/mnist-challenge

MNIST classification challenge held as a part of Machine Learning course at TU Munich.

Primary LanguagePythonApache License 2.0Apache-2.0

MNIST Challenge

MNIST handwritten digits database classification challenge was held as a part of "Machine Learning 1" course (WS16/17) at TU Munich. Four ML algorithms (see below) should have been implemented in raw Python/NumPy (without ML libraries like TensorFlow, SKLearn, etc.). The rules of the challenge are given (as stated by instructors) in the "/report/rules.txt" file. This repository hosts my submission (shared the first place) consisting of the "report.pdf" (in the "report" folder) and the following Python source code files (in the "code" folder):

  • data.py [reading and pre-processing MNIST]
  • knn.py [K-Nearest Neighbor implementation]
  • logreg.py [Logistic Regression implementation]
  • nn.py [Deep Neural Network implementation]
  • gp.py [Gaussian Processes implementation]

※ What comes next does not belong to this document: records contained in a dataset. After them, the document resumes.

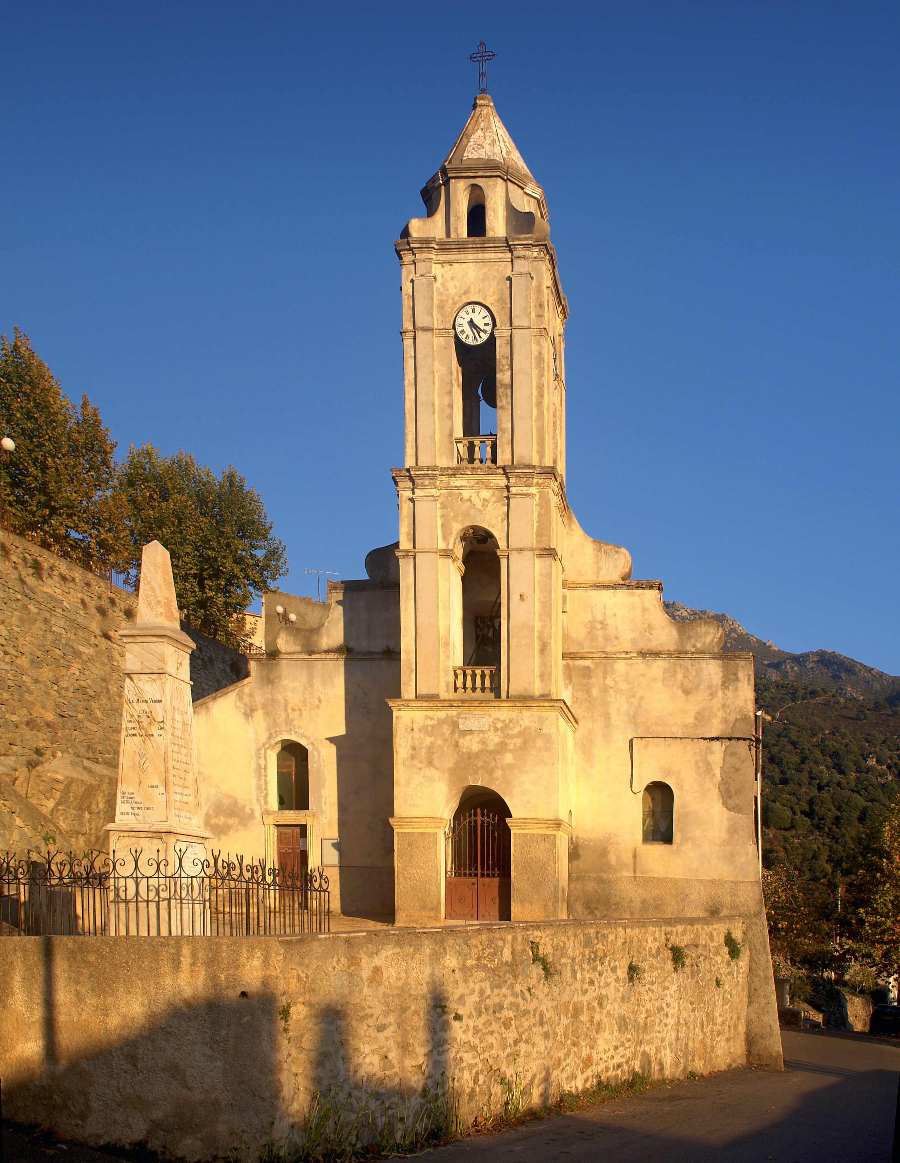 Pietralba (Corsica) - Église San Roccu (XVe s.)
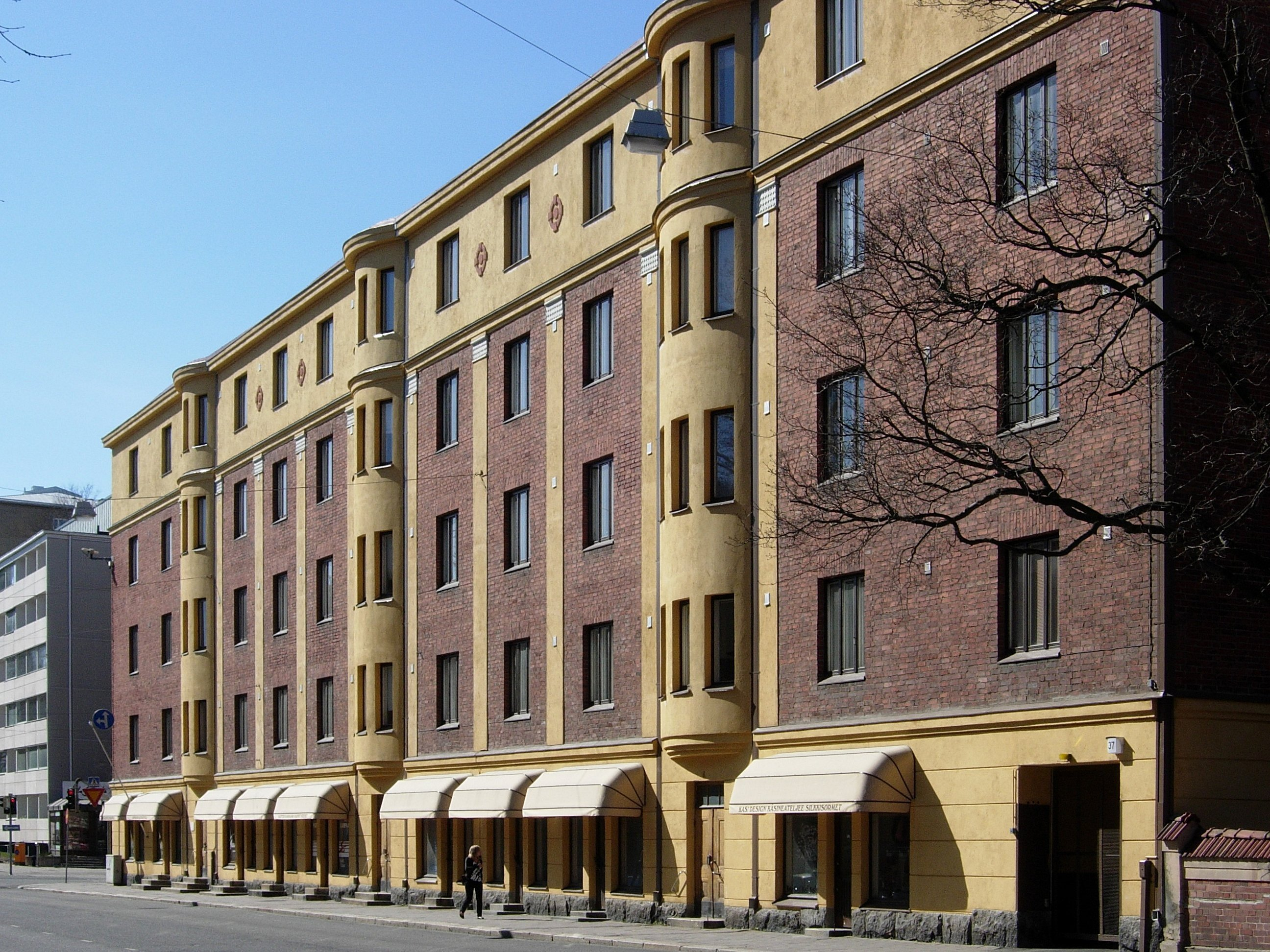 As Oy Eerikinkatu 37. Talo on viisikerroksinen klassistinen kivitalo ja se on rakennettu 1924–1925. Rakennuksen massiivitiiliseinien päällä on pääosin rappausta, osa on puhtaaksi muurattu.
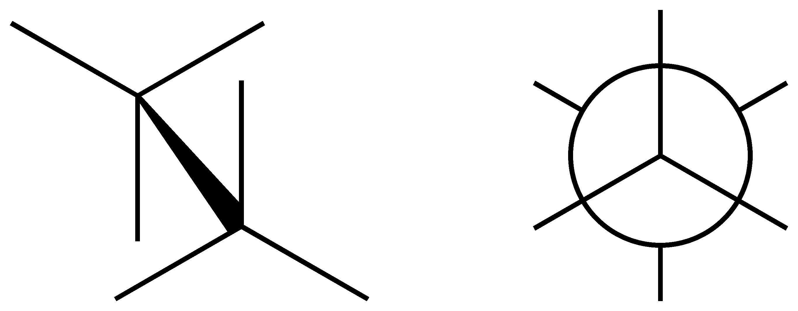 Staggered conformer
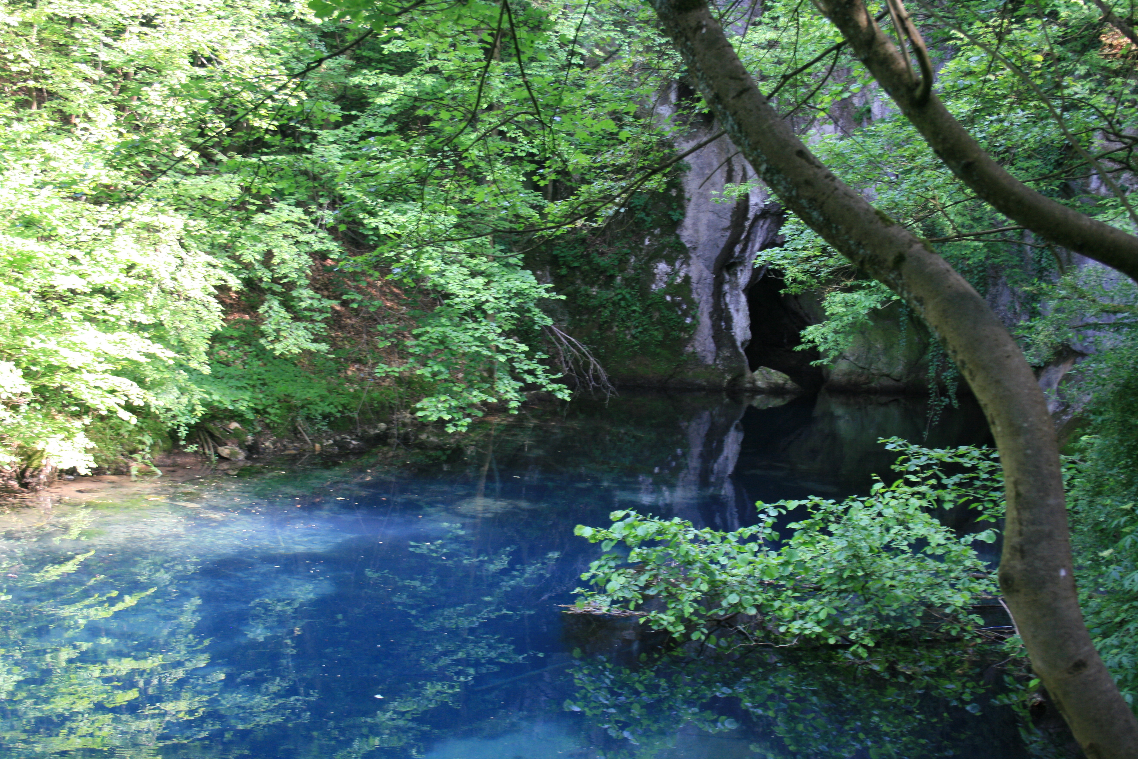 Serbia: Krupajska Reka.
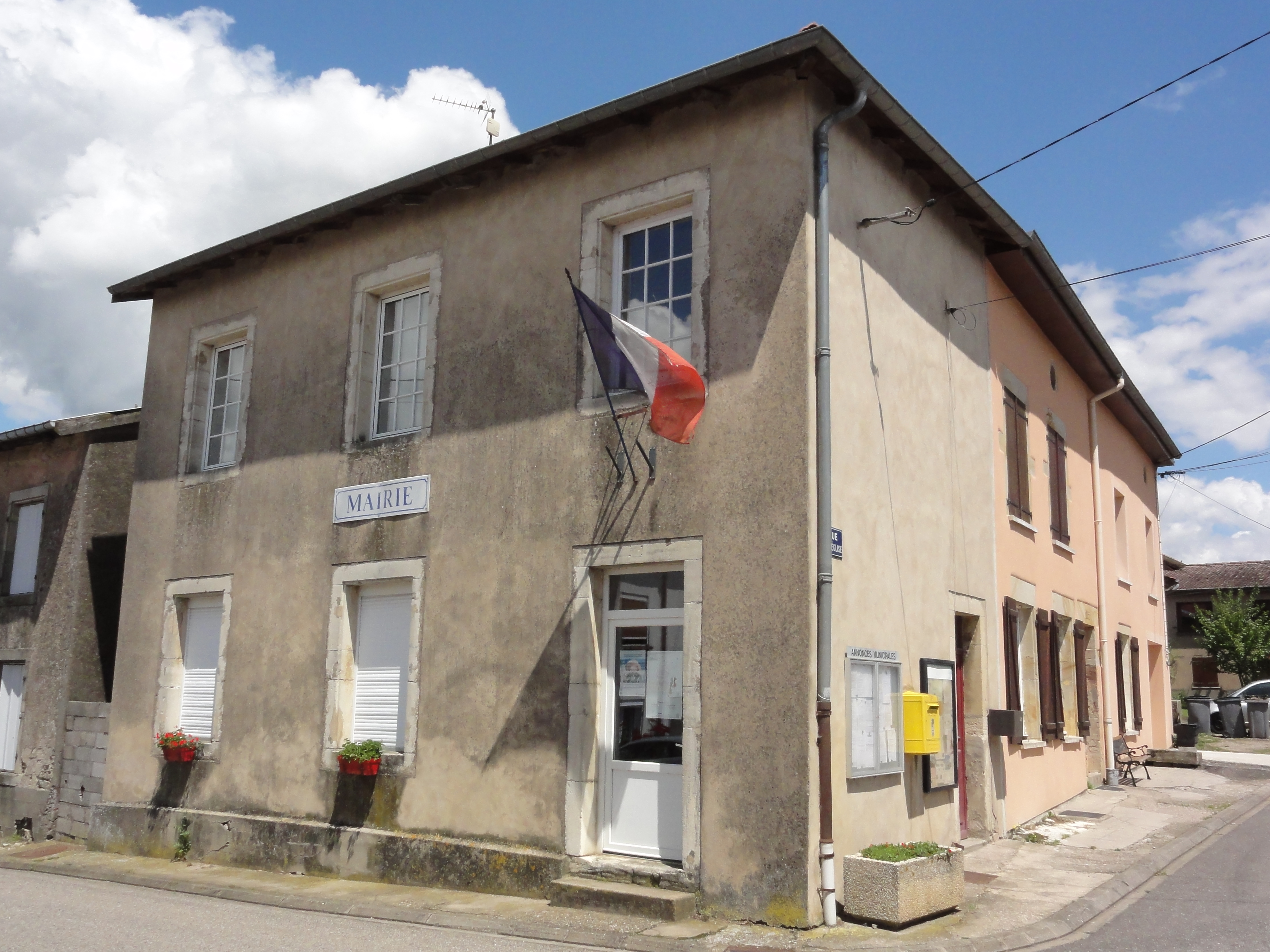 Serres (M-et-M) mairie
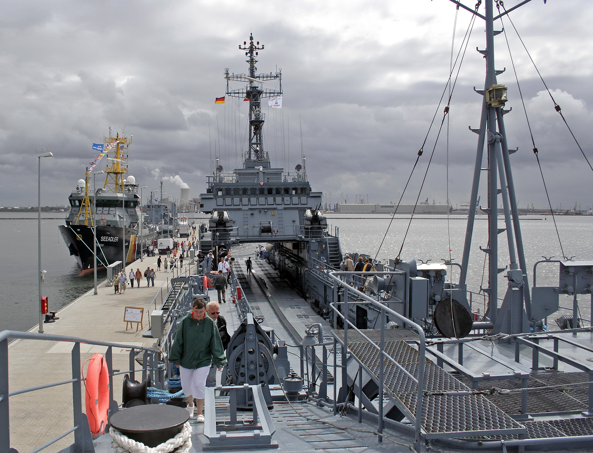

All commands mentioned below run one of the above Python scripts. They were tested (and generated the respective outputs from the "report" folder) in Anaconda Python 2.7. All Python source code files are supplied with detailed comments.

Preparation

Four uncompressed original MNIST data files should be placed into the same folder with the scripts. These files are "train-images-idx3-ubyte", "train-labels-idx1-ubyte", "t10k-images-idx3-ubyte", and "t10k-labels-idx1-ubyte". The original names of the files (just as indicated in the previous sentence) should be preserved.

K-Nearest Neighbors

To reproduce the cross-validation with the found optimal set of hyperparameters and subsequent evaluation on the testing set, following command should be executed from the command line (the expected output of this command run is given in "/report/knn_output_short.txt"):

python knn.py -metrics cosine -ks 3 -evaluate 1

To reproduce the full hyperparameter search (multiple cross-validations for each considered set of hyperparameters) and subsequent evaluation of the found optimal set of hyperparameters on the testing set, following command should be executed from the command line (the expected output of this command run is given in "/report/knn_output_long.txt"):

python knn.py -evaluate 1

Logistic Regression

To reproduce the training with the found optimal set of hyperparameters and subsequent evaluation on the testing set, following command should be executed from the command line (the expected output of this command run is given in "/report/logreg_output_short.txt"):

python logreg.py -batch_sizes 100 -learning_rates 1.0 -regularizations 0.0001 -evaluate 1 -verbose 1

To reproduce the full hyperparameter search (one training for each considered set of hyperparameters) and subsequent evaluation of the found optimal set of hyperparameters on the testing set, following command should be executed from the command line (the expected output of this command run is given in "/report/logreg_output_long.txt"):

python logreg.py -evaluate 1

The seed of the random number generator is explicitly set to "1" before beginning of each training for the sake of reproducibility of the result.

Neural Networks

To reproduce the training with the found optimal set of hyperparameters and subsequent evaluation on the testing set, following command should be executed from the command line (the expected output of this command run is given in "/report/nn_output_short.txt"):

python nn.py -functions relu -hidden_units 1000:600 -batch_sizes 100 -learning_rates 0.1 -dropout_rates 0.5 -evaluate 1 -verbose 1

To reproduce the full hyperparameter search (one training for each considered set of hyperparameters) and subsequent evaluation of the found optimal set of hyperparameters on the testing set, following command should be executed from the command line (the expected output of this command run is given in "/report/nn_output_long.txt"):

python nn.py -evaluate 1

The seed of the random number generator is explicitly set to "1" before beginning of each training for the sake of reproducibility of the result.

Gaussian Processes

To reproduce the "training" process restricted to the first 40,000 training inputs, following command should be executed from the command line (the expected output of this command run is given in "/report/gp_output.txt"):

python gp.py -ntrain 40000

Successful completion of the above command requires at least 32GB of RAM. If this amount of RAM is not available, the run with the lower amount of training inputs may be attempted (e.g. "python gp.py -ntrain 30000" requires less RAM). If, however, the amount of available RAM is ample enough, the reviewer is encouraged to try running the command with 50000 training inputs, or even with the whole training data (by omitting "-ntrain" command-line argument altogether) to achieve even higher predictive accuracy.